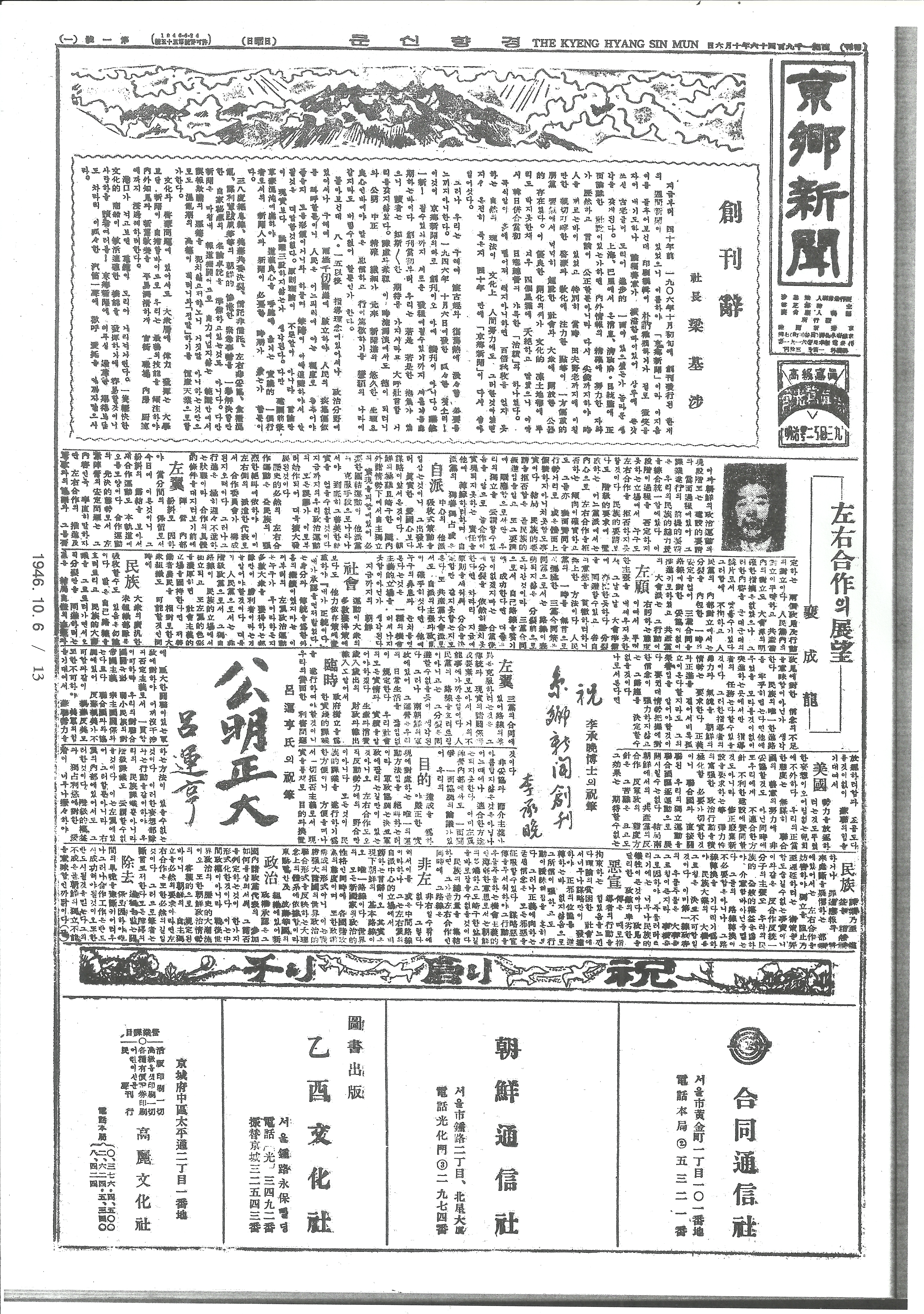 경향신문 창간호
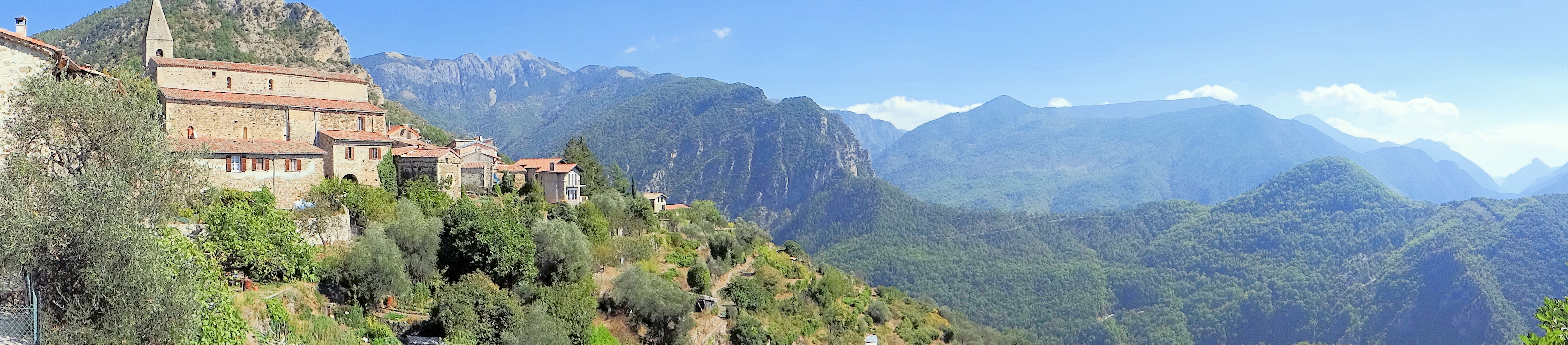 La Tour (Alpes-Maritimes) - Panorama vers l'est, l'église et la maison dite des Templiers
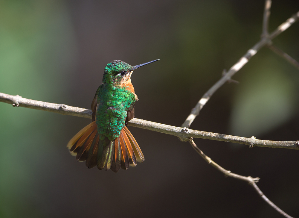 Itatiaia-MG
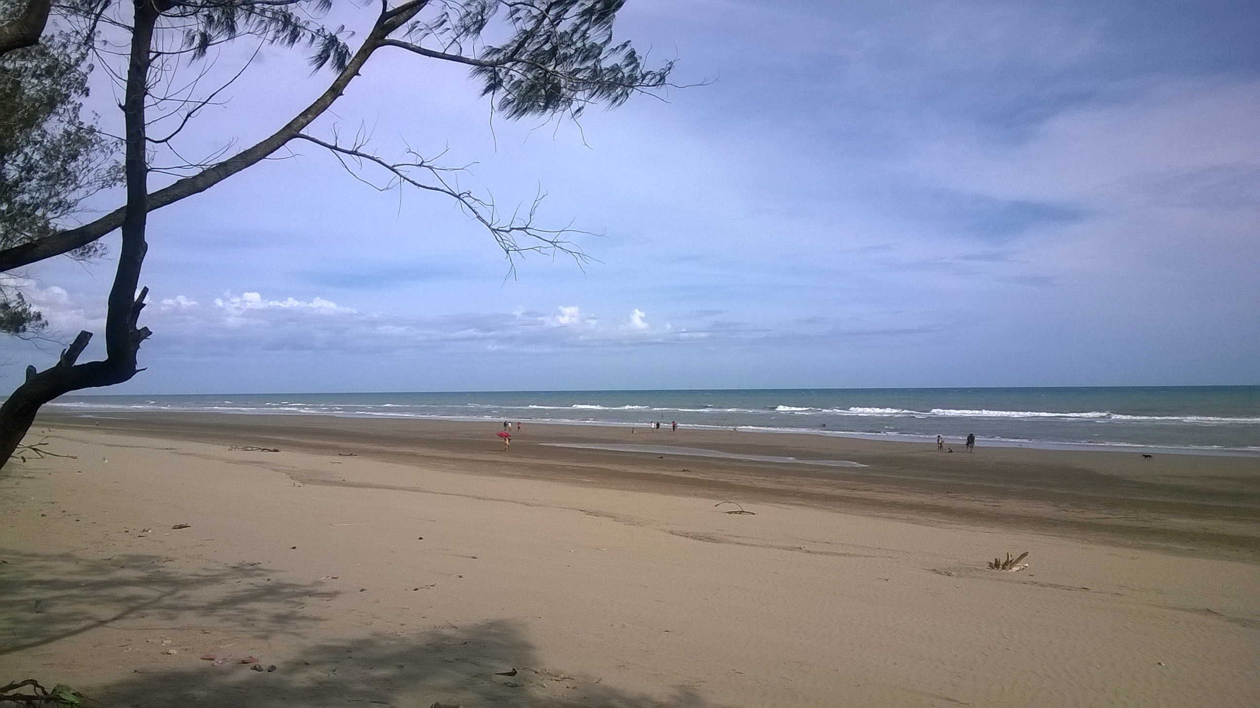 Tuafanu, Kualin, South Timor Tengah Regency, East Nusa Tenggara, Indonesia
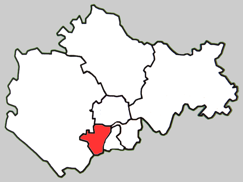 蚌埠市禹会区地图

________________________________________

§ Your instructions
Pictures aside, every entry above must be repeated exactly.

§ Answer below
 경향신문 창간호
 La Tour (Alpes-Maritimes) - Panorama vers l'est, l'église et la maison dite des Templiers
 Itatiaia-MG
 Tuafanu, Kualin, South Timor Tengah Regency, East Nusa Tenggara, Indonesia
 蚌埠市禹会区地图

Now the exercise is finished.